Entgegen der Auffassung der Verwaltungsbehörde unterbrachen nämlich weder der Erlass noch die Zustellung des zweiten Bußgeldbescheids (Bl. 69 f.d.A.) die Verjährung, da dieser nichtig ist und somit keine Rechtswirkungen entfalten kann. Grundsätzlich kann, solange ein Bußgeldbescheid existiert, aufgrund des Grundsatzes ne bis in idem wegen derselben Tat kein zweiter Bußgeldbescheid erlassen werden (KK-OWiG/Kurz, 5. Aufl. 2018, § 65 Rn. 24). Im vorliegenden Fall existierte, in Gestalt des (ersten) Bescheids vom 20.01.2022 (Bl. 47 f. d.A.), bereits ein Bußgeldbescheid in gleicher Sache, sodass die Verwaltungsbehörde am Erlass eines weiteren Bußgeldbescheids wegen derselben Tat gegen denselben Betroffenen gehindert war. Der erste Bußgeldbescheid war insbesondere auch nicht durch die fehlgeschlagene Zustellung unwirksam.

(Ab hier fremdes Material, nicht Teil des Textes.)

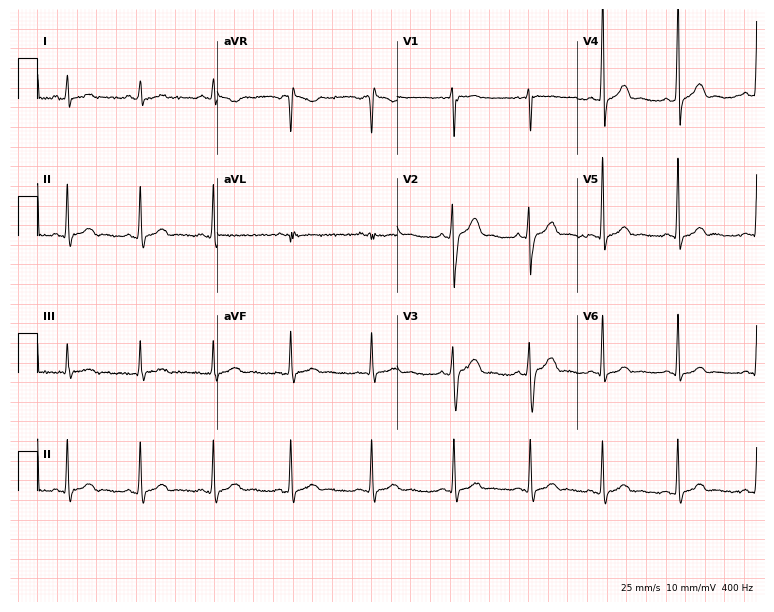
ECG — an 18-year-old male. Labelled as a normal ECG.

Denn ein Bußgeldbescheid erlangt bereits mit seinem Erlass, nicht erst mit seiner Zustellung, Rechtswirksamkeit. Erlassen ist ein Bußgeldbescheid, wenn er vollinhaltlich aktenmäßig zur Kenntnis von Personen außerhalb der Verwaltungsbehörde niedergelegt ist und entweder unterschrieben ist oder aus den Umständen erkennbar ist, dass die in den Akten befindliche Entscheidung auf dem Willen des zuständigen Behördenbediensteten beruht (KK-OWiG/Kurz, 5. Aufl. 2018, § 65 Rn. 10 f. m.w.N.). Spätestens mit dem (wenn auch erfolglosen) Versuch der Zustellung des Bescheids an den Betroffenen ist der Wille der Sachbearbeiterin, den Bescheid zur Kenntnis von Personen außerhalb der Verwaltungsbehörde zu geben, aktenersichtlich zum Ausdruck gekommen, sodass der Bußgeldbescheid im Rechtssinne erlassen wurde.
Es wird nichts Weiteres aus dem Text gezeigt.